The Knight in Disguise

By Vachel Lindsay

Is this Sir Philip Sidney, this loud clown,

The darling of the glad and gaping town?

This is that dubious hero of the press

Whose slangy tongue and insolent address

Were spiced to rouse on Sunday afternoon

The man with yellow journals round him strewn.

We laughed and dozed, then roused and read again,

And vowed O. Henry funniest of men.

He always worked a triple-hinged surprise

To end the scene and make one rub his eyes.

He comes with vaudeville, with stare and leer.

He comes with megaphone and specious cheer.

His troupe, too fat or short or long or lean,

Step from the pages of the magazine

With slapstick or sombrero or with cane:

The rube, the cowboy or the masher vain.

They over-act each part. But at the height

Of banter and of canter and delight

The masks fall off for one queer instant there

And show real faces: faces full of care

And desperate longing: love that's hot or cold;

And subtle thoughts, and countenances bold.
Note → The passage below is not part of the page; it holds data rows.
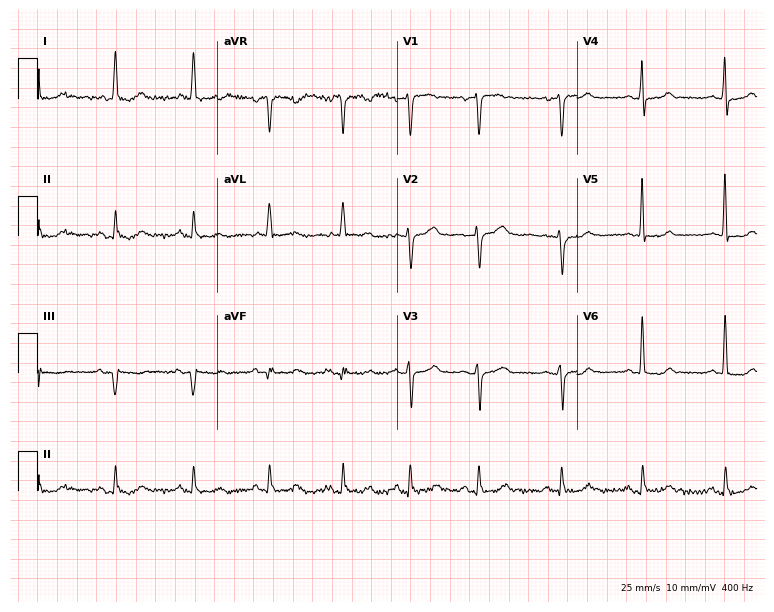
Resting 12-lead electrocardiogram (7.3-second recording at 400 Hz). Patient: a woman, 51 years old. Read as a normal ECG.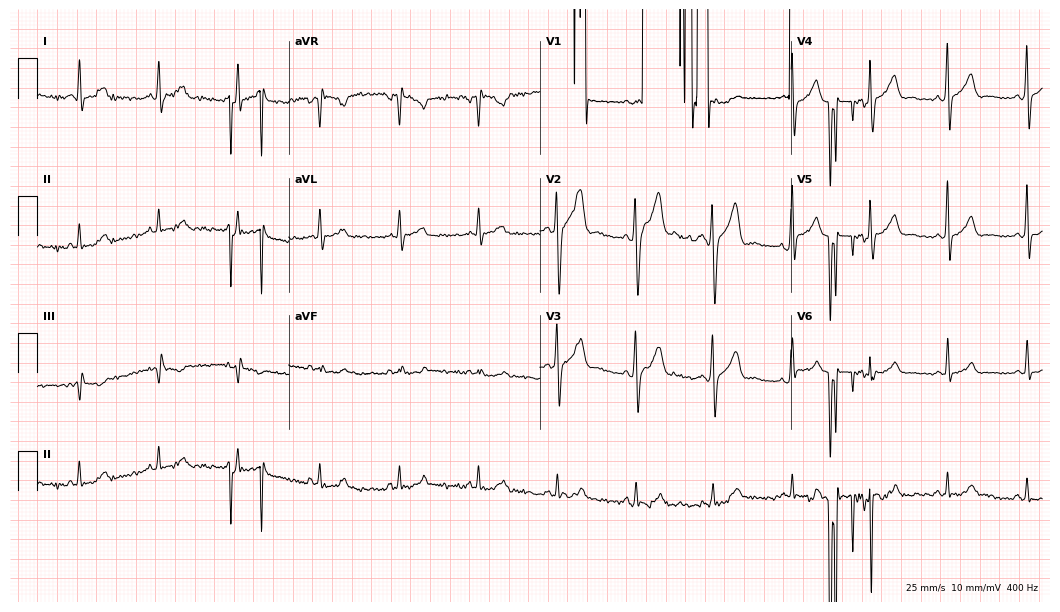
ECG — a 34-year-old man. Screened for six findings — first-degree AV block, right bundle branch block, left bundle branch block, sinus bradycardia, atrial fibrillation, sinus tachycardia — none is recorded.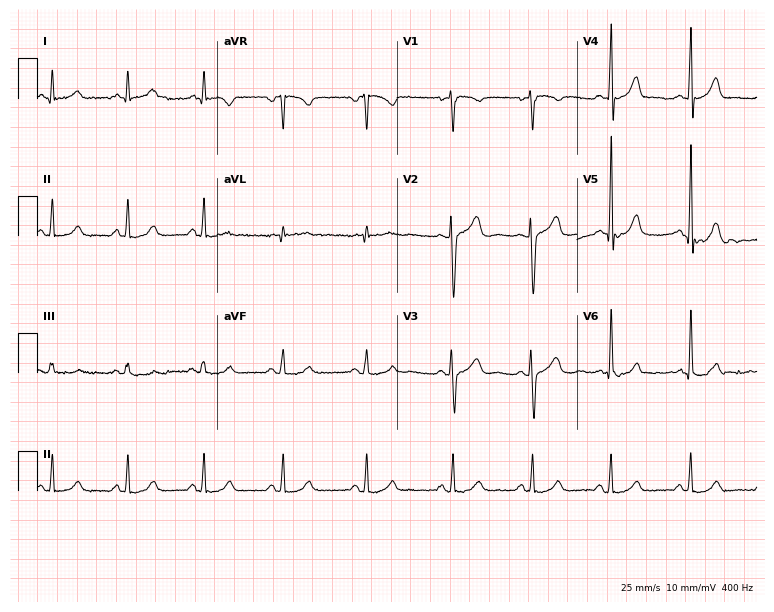
ECG (7.3-second recording at 400 Hz) — a female, 35 years old. Labelled as a normal ECG.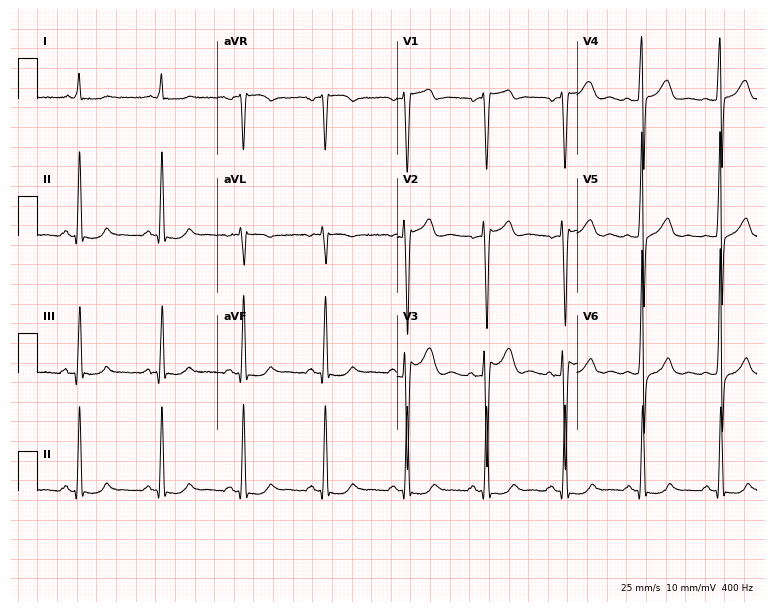
12-lead ECG (7.3-second recording at 400 Hz) from a 52-year-old male patient. Labelled as a normal ECG.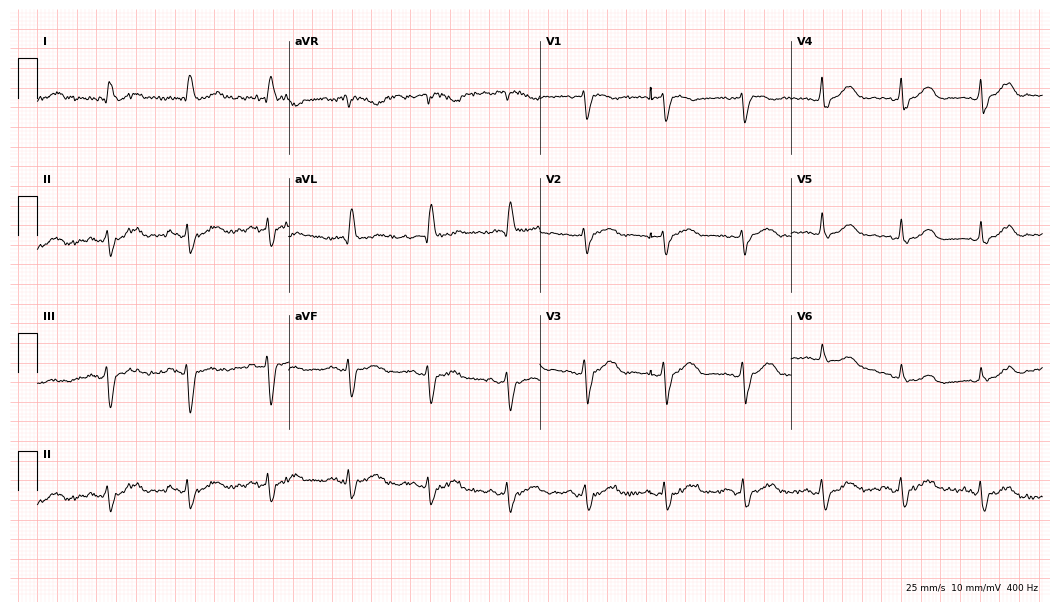
Resting 12-lead electrocardiogram (10.2-second recording at 400 Hz). Patient: a 69-year-old female. None of these six findings is recorded: first-degree AV block, right bundle branch block, left bundle branch block, sinus bradycardia, atrial fibrillation, sinus tachycardia. Other findings, if any, are not listed.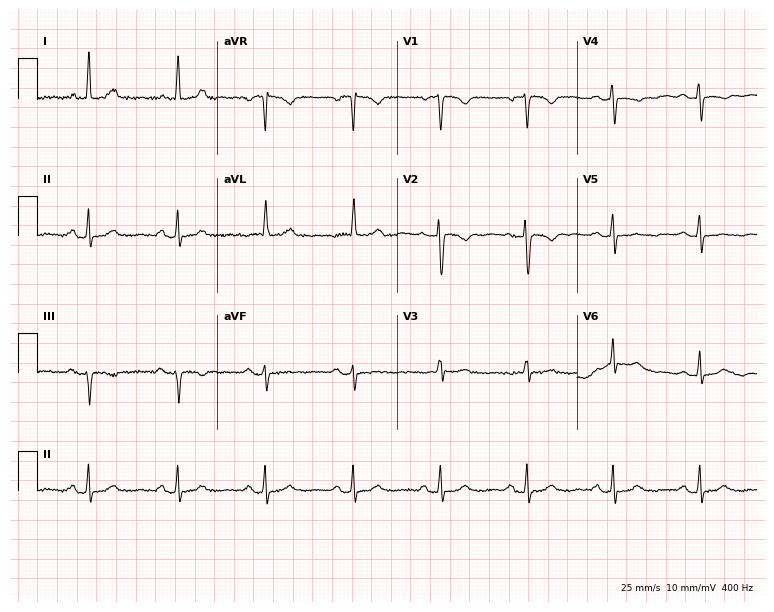
12-lead ECG from a 69-year-old woman. No first-degree AV block, right bundle branch block, left bundle branch block, sinus bradycardia, atrial fibrillation or sinus tachycardia recorded for this tracing. Only these six findings were labelled.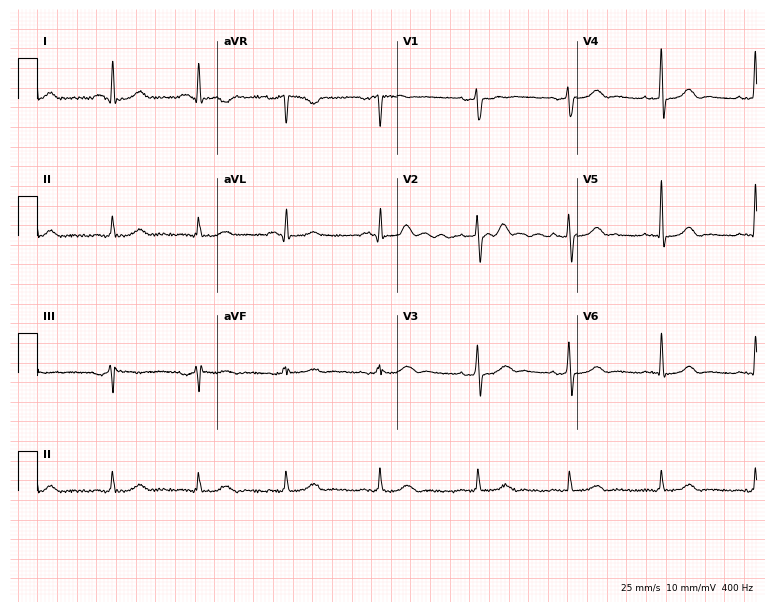
12-lead ECG (7.3-second recording at 400 Hz) from a female patient, 54 years old. Labelled as a normal ECG.

The masks go back.‘ Tis one more joke. Laugh on!

The goodly grown-up company is gone.

No doubt had he occasion to address

The brilliant court of purple-clad Queen Bess,

He would have wrought for them the best he knew

And led more loftily his actor-crew.

How coolly he misquoted.‘ Twas his art —

Slave-scholar, who misquoted — from the heart.
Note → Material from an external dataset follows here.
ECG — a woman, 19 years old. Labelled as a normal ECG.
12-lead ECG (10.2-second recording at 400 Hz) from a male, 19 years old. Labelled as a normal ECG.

So when we slapped his back with friendly roar

Aesop awaited him without the door,—

Aesop the Greek, who made dull masters laugh

With little tales of FOX and DOG and CALF.

And be it said, mid these his pranks so odd

With something nigh to chivalry he trod

And oft the drear and driven would defend —

The little shopgirls’ knight unto the end.

Yea, he had passed, ere we could understand

The blade of Sidney glimmered in his hand.

Yea, ere we knew, Sir Philip's sword was drawn

With valiant cut and thrust, and he was gone.